Lady Rae folded her arms in front of her and turned to face Samedi. “What are you doing out here, Herman? You didn’t just happen along as I was here. You know I don’t abide foolishness from you. You’re here for something.”

Samedi held his hat in both hands over his heart and offered a slight bow. “You wound me, Lady Rae. You carry on as if I was some sort of blasphemer.”

“That’s one word I would use for you. Fortunately for you, I’m a proper lady and won’t use some of the other words rolling through my head right now.”

Samedi put his hat back on and shook his head. “My dear, if we could only bottle the venom that drips off that pretty tongue, I could poison the whole of the RNT and put an end to their threat completely.”

“That’s why you came looking for me out here, isn’t it? This has something to do with the Republic?”

“Chevalier Armand has reason to believe we have a spy in the courthouse…and you may have one in the Circle.”

“If your boy is going to throw accusations—”

“Armand does not throw accusations wildly, and he didn’t even want me telling you until he had more information. But you are in a better position to root out spies in your own organization than he is, and if you heard wind of it through other channels you would accuse me of hiding things from you. Again.

“Well, true that. So, what else should I know?”
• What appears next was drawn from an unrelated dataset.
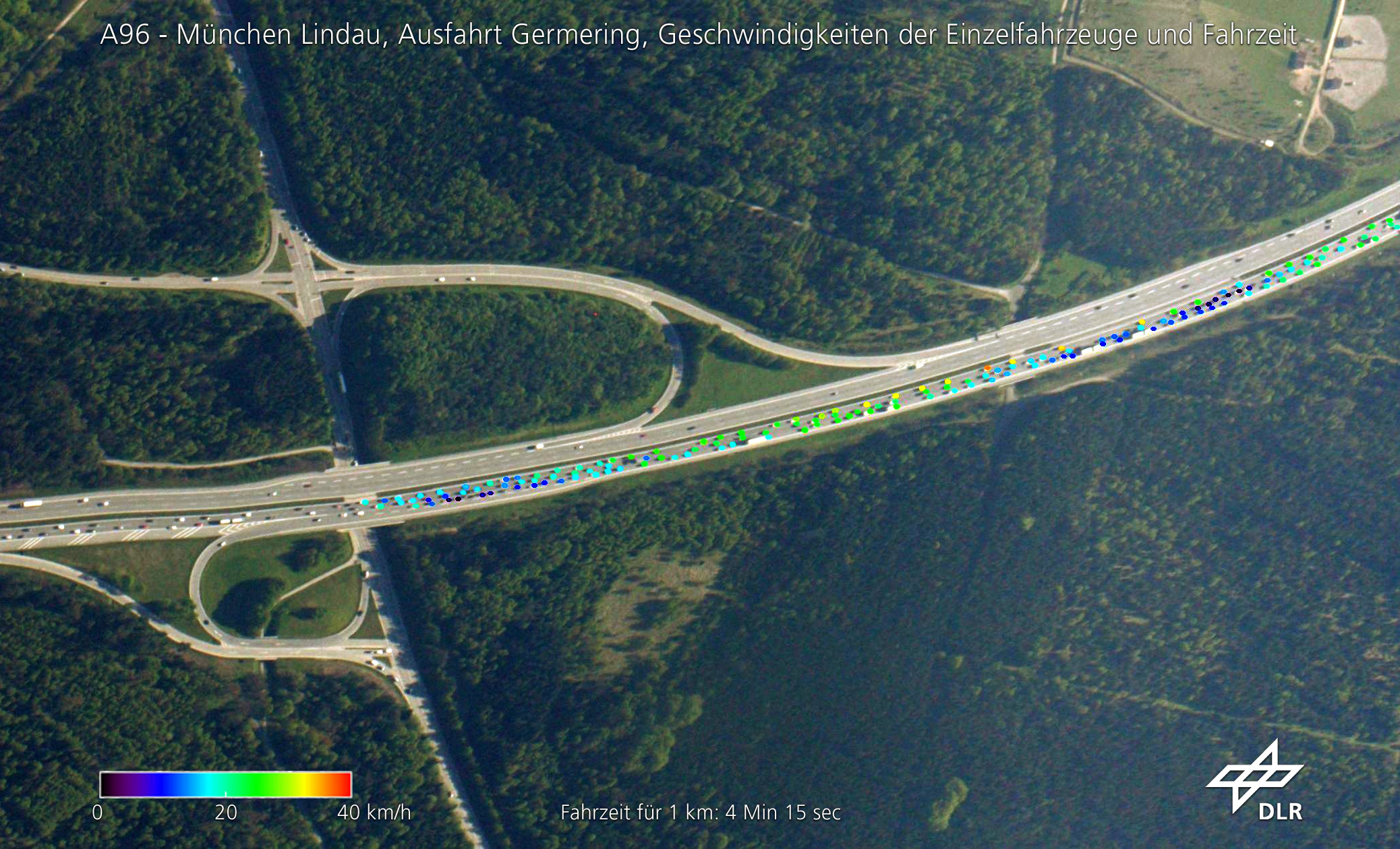 A 96, Ausfahrt Germering, Stau auf der A96 (Lindau-München) mit berechneter Reisezeit. Dieses Bild wurde im Rahmen der DLR/ADAC-Kampagne zum großflächigen Verkehrsmonitoring zur Erfassung von Stauzeiten aus digitalen Serienbildern erstellt.

“That one of his informants says that the RNT intends to hit some soft targets of value to myself and to you. I can only assume in an attempt to drive a wedge between us, seeing as how well we work together and all.”

“You think the Queen is the target?”

Samedi nodded. “This is the fiftieth anniversary of the miracle that saved this city from the bombs. If I was a soulless bastard like we know those fools in the RNT to be, it would be the obvious choice. What better way to fully turn the Circle against the Zombi Court than for something to happen to this most sacred of places?”

“I’ll call up the rest of the Circle and learn the truth of this spy if she exists.”

“Should you discover her identity, try to show some restraint. Leave enough of her for Armand to question. We need to find all of these cockroaches before they infest everything.”

“We can still question the dead. Don’t forget that.”

“The dead can be more stubborn than the living, though. Not all that much more you can do to someone after that.”

“I’ll try to show some restraint.”

Samedi nodded and turned to leave. “Oh, and Rae. Do try and be careful. The Queen can no doubt tend to her own business. Seeing, you know, how she did swat a bomb out of the sky from beyond the grave and all. But for all your talents, you are still mortal. And believe it or not, I don’t want no harm coming to you.”

Lady Rae’s face softened with a smile. “Thank you, Herman. I appreciate the warning.”

“Did that hurt?”

“Did what hurt?”

“Thanking me. Did it hurt?”

Lady Rae slapped Samedi on the arm. “Damn fool! That’s what I get for showing you a modicum of courtesy!”

“Lady Rae, don’t ever change. My world would become a much more boring place.”